Thus the capacity C becomes larger.
[0043] The capacity is measured with a high resolution
capacity-to-digital converter (CDC) and fed into a microprocessor
for further signal processing. A standard CDC with 16 bits of
resolution is sufficient.
[0044] The CDC may be configured in a grounded mode of operation.
The first member cover plate is connected to ground. The second
member pad is connected to the input of the CDC.
[0045] When a button is pressed, the capacitance that is measured
by the CDC, changes.

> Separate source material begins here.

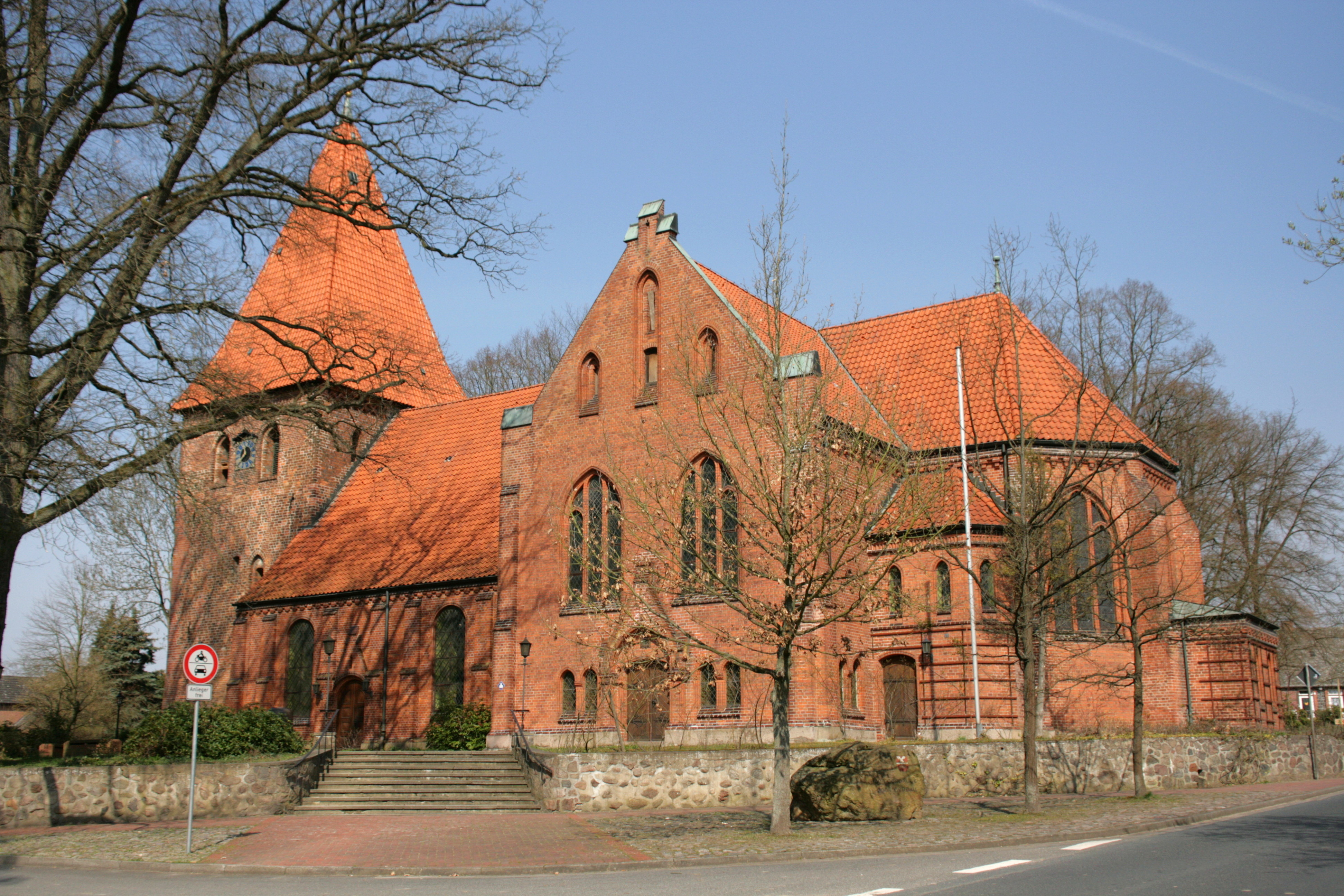 St. Michaelis an der Hauptstraße in Gerdau

When the capacitance changes to such an extent
that a preset threshold is exceeded, the CDC registers this as a
button touch/activation.
[0046] Preprogrammed threshold levels are used to determine if a
change in capacitance is due to a button being activated.
[0047] The sensitivity is dependent on the thickness and stiffness
of the metal, the nominal distance between the electrodes of the
capacitor, the diameter of the detector cell and signal to noise of
the CDC.
[0048] In a preferred embodiment with a surface plate with a
thickness of 0.5 mm aluminum, and 0.1 mm gaps between the
electrodes and the cell with a 17 mm diameter it is possible to
detect <25N with the CDC. Thus, a light touch is enough to
activate this button.
[0049] In a preferred embodiment a control function having variable
speed may be provided. The proportional changes detected according
to the force may be used to provide a control function that acts
with a speed according to the applied force. The higher force the
higher speed and the lower force the lover speed.
[0050] In the following a preferred embodiment of the invention
will be described with reference to the drawings:
[0051] FIG. 1: This illustrates a side view of one embodiment of
the invention.
[0052] FIG. 2: This illustrates a side view of one embodiment of
the invention when the user has activated a force on the first
member surface.
[0053] FIG. 3: This illustrates a side view of another embodiment
of the invention.
[0054] FIG. 4: This illustrates a side view of yet another
embodiment of the invention.
[0055] FIG. 5: This illustrates a side view of yet another
embodiment of the invention.
[0056] FIG. 6: This illustrates a side view of yet another
embodiment of the invention.
[0057] FIG. 7: This illustrates the outline of a key matrix for a
preferred embodiment of the invention.
[0058] FIG. 8: This illustrates the outline of a circular touch pad
for a preferred embodiment of the invention.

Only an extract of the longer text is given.